Prevention research has been enhanced by the development of newer conceptual models that incorporate concepts from fields such as marketing (Sandler et al. 2005) and engineering (Collins et al. 2004). The importance of these models lies, in part, in their ability to bridge the science-practice divide by generating knowledge regarding the adaptation of interventions to both service contexts (i.e., adapted interventions) and to the characteristics of end consumers (i.e., adaptive interventions). Further research is needed in model development, as well as in investigating and elaborating key details associated with the integration of effective prevention in community sectors of care—for example, individual families’ preferences for prevention delivery modality.

One of the key concerns for community sectors-of-care is the lack of internal capacity and infrastructure with which to integrate evidence-based practice into extant services. Partnerships with membership organizations, or networks of agencies in community sectors-of-care, create service economies of scale for small community or grassroots entities. In the example above, the partnership was established between a membership organization representing the community sector-of-care (i.e., a network of 90% of the single site supportive housing agencies in a large metropolitan area) and the prevention researchers. Prevention specialists (i.e., family advocates) were shared between agencies in the network, thus increasing the sustainability of the prevention infrastructure.

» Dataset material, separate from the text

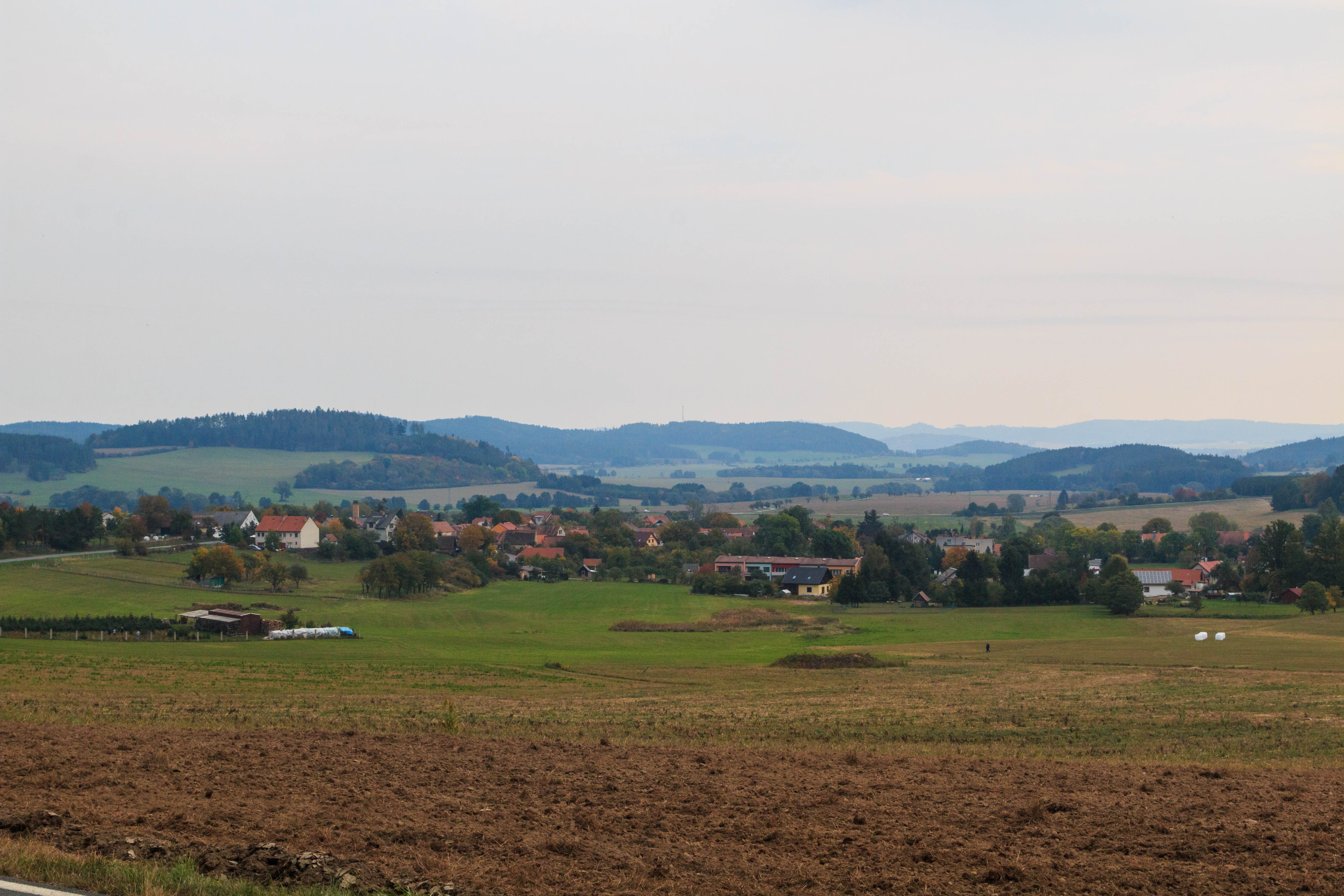 Chlumany - pohled ze silnice do Pěčnova

In similar ways, others have reported successful efforts at prevention implementation via collaborations between state coalitions for domestic violence and intervention developers (McAlister Groves, personal communication). As implementation and dissemination science develops, far more knowledge is needed regarding the details of sector or organizational implementation (Elliott et al. 2003). For example, what are the necessary community sector capacity prerequisites for technology transfer of prevention in children’s mental health? What are effective methods for partnership development in the course of capacity building in order to ensure effective technology transfer? (Crisp et al. 2000; Jensen et al. 1999). Particularly in small, grassroots agencies with turnover and infrastructure challenges, some capacity-building is essential to lay the groundwork for the implementation of evidence-based practices. In particular, ongoing technical assistance from program developers is necessary to maintain and support practices.

Finally, further knowledge is needed regarding the appropriate methodologies for implementation efforts. For example, community-based participatory methods are congruent with the values, culture and missions of many community-based agencies. Conversely, a more conventional technology transfer approach may be more effective with more formal, hierarchical systems that have well-established, more rigid policies and procedures and more human resource infrastructure. Wandersman & Florin suggest that “…a major gap exists between science and practice…. The gap indicates that prevention science has insufficiently affected the capacities that communities need to plan and implement effective prevention programs” (2003, p. 445). Addressing these capacities and related questions will be crucial to the future success of implementation efforts in community sectors-of-care.